"This is a very good book ... with many well-chosen examples and illustrations." — American Mathematical Monthly
This highly regarded text presents a self-contained introduction to some important aspects of modern qualitative theory for ordinary differential equations. It is accessible to any student of physical sciences, mathematics or engineering who has a good knowledge of calculus and of the elements of linear algebra. In addition, algebraic results are stated as needed; the less familiar ones are proved either in the text or in appendixes.
The topics covered in the first three chapters are the standard theorems concerning linear systems, existence and uniqueness of solutions, and dependence on parameters. The next three chapters, the heart of the book, deal with stability theory and some applications, such as oscillation phenomena, self-excited oscillations and the regulator problem of Lurie.
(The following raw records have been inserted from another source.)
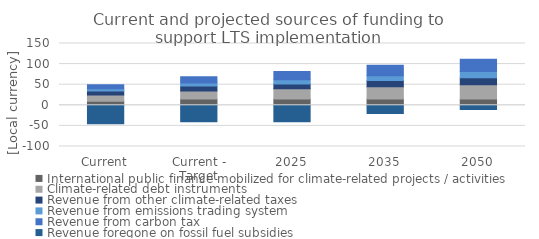
| Category | International public finance mobilized for climate-related projects / activities | Climate-related debt instruments | Revenue from other climate-related taxes | Revenue from emissions trading system | Revenue from carbon tax | Revenue foregone on fossil fuel subsidies |
|---|---|---|---|---|---|---|
| Current | 10 | 15 | 10 | 5 | 10 | -45 |
| Current - Target | 15 | 20 | 12 | 7 | 15 | -40 |
| 2025 | 15 | 25 | 12 | 10 | 20 | -40 |
| 2035 | 15 | 30 | 15 | 12 | 25 | -20 |
| 2050 | 15 | 35 | 17 | 15 | 30 | -10 |
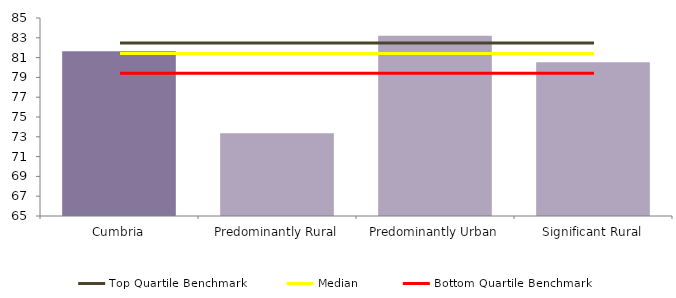
| Category | Series 0 |
|---|---|
| Cumbria | 81.645 |
| Predominantly Rural | 73.356 |
| Predominantly Urban | 83.212 |
| Significant Rural | 80.53 |

One of the special features of this work is its abundance of exercises-routine computations, completions of mathematical arguments, extensions of theorems and applications to physical problems. Moreover, they are found in the body of the text where they naturally occur, offering students substantial aid in understanding the ideas and concepts discussed. The level is intended for students ranging from juniors to first-year graduate students in mathematics, physics or engineering; however, the book is also ideal for a one-semester undergraduate course in ordinary differential equations, or for engineers in need of a course in state space methods.
Reprint of the W. A. Benjamin, New York, 1969 edition.